Stored records
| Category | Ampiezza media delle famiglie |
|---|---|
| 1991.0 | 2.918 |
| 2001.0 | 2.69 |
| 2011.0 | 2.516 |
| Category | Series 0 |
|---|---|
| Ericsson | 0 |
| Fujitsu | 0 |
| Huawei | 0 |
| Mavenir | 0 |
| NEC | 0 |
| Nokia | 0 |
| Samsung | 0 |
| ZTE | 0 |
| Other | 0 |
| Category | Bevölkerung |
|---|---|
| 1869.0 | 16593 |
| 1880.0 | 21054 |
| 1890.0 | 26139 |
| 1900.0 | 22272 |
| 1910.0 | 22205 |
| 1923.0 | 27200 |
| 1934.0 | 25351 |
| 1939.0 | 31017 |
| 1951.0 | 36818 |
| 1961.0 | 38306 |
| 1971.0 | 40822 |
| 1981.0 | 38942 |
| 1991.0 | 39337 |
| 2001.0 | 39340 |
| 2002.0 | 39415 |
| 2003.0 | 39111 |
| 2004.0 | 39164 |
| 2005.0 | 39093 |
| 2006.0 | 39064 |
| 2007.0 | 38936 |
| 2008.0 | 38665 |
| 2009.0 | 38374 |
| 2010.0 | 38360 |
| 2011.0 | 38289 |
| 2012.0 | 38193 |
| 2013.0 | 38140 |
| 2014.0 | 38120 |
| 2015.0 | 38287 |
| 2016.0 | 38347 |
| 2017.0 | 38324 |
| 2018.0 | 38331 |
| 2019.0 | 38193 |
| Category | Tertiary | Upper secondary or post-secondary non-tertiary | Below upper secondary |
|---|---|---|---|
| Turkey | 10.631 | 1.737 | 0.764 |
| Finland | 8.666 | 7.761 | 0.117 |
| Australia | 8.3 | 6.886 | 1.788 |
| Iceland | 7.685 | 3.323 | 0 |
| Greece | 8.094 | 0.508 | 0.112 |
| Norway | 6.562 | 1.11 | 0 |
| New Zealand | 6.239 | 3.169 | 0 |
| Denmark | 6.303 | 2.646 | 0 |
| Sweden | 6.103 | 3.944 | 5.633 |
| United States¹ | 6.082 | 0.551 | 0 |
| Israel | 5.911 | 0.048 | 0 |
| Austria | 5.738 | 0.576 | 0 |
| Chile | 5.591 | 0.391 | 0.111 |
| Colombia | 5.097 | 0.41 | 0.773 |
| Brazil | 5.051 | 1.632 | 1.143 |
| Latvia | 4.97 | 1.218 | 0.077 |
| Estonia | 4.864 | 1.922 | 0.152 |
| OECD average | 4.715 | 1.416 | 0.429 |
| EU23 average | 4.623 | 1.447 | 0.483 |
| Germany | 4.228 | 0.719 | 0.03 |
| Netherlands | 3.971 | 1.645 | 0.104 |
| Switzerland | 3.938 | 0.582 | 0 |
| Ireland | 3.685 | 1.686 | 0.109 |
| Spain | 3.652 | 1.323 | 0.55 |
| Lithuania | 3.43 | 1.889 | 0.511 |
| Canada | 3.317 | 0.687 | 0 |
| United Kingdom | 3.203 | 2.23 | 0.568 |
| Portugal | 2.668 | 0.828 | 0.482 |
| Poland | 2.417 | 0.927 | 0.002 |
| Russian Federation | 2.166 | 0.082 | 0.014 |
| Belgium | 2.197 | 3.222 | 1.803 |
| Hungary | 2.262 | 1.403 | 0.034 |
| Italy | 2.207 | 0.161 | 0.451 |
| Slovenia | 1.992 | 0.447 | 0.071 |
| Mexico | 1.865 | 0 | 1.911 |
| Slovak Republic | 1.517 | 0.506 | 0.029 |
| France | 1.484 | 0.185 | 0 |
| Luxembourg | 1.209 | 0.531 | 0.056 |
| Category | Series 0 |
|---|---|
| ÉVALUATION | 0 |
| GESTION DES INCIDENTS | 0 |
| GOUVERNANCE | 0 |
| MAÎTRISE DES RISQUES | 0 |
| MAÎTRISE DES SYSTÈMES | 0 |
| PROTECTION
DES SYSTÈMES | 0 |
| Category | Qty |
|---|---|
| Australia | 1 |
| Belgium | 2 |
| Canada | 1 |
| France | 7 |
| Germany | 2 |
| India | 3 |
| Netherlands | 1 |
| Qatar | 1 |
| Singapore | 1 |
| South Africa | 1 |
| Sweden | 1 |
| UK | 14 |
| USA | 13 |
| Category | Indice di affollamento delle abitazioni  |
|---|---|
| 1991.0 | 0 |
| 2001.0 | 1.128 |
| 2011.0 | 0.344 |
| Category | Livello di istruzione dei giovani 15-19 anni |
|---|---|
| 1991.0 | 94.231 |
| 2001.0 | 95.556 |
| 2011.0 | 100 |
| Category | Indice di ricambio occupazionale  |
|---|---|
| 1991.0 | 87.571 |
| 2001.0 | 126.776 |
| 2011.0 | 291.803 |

* * *

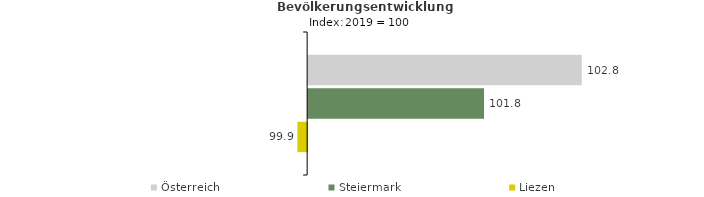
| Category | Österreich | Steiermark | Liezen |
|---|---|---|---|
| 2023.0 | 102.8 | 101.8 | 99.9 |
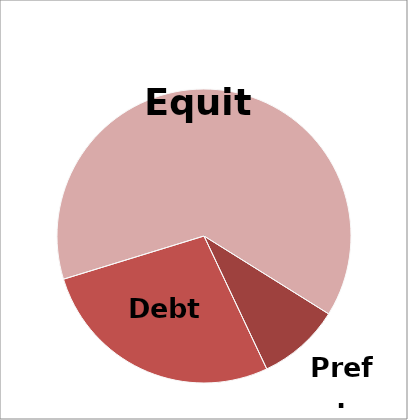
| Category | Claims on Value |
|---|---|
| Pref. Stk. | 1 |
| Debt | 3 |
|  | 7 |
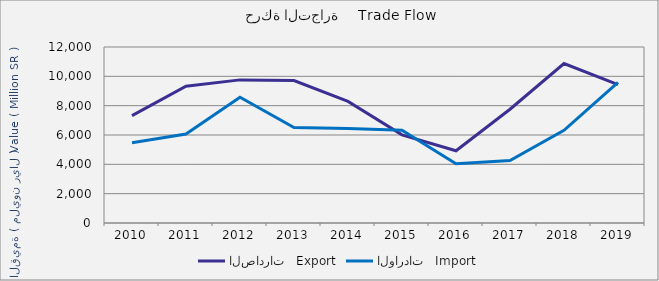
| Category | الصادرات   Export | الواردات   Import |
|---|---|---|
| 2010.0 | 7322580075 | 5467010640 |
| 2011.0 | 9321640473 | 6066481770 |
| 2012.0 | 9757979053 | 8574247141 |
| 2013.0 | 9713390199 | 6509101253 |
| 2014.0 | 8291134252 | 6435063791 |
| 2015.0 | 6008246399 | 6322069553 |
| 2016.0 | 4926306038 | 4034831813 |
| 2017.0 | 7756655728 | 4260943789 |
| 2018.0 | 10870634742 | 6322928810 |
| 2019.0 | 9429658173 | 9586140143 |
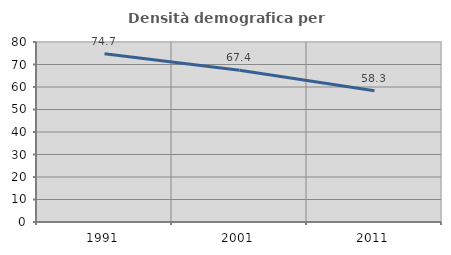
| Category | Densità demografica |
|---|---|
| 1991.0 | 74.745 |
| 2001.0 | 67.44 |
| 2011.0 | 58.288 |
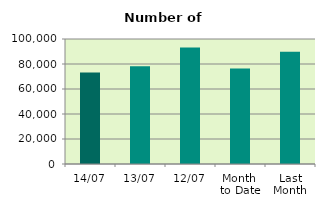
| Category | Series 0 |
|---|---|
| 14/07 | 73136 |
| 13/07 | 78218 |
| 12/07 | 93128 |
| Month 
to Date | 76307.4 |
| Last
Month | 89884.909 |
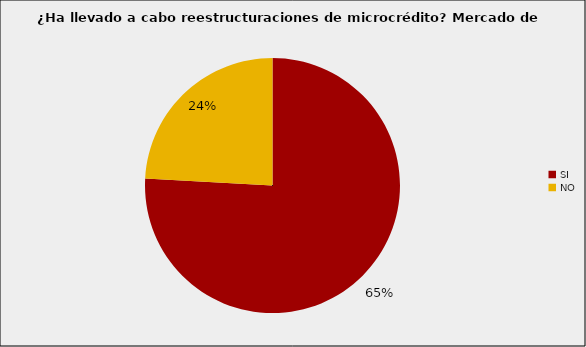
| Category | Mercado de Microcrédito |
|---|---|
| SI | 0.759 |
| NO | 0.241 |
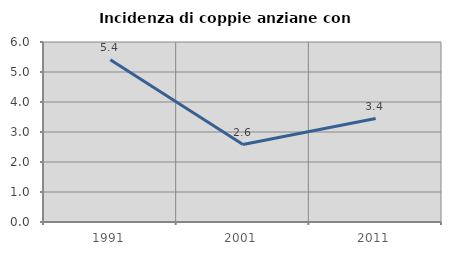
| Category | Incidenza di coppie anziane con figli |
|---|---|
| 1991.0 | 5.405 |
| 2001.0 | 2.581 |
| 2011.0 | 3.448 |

Task goal: Line count for the word "Indice": tally the lines in the records that include it and give only the result.

Answer space: 2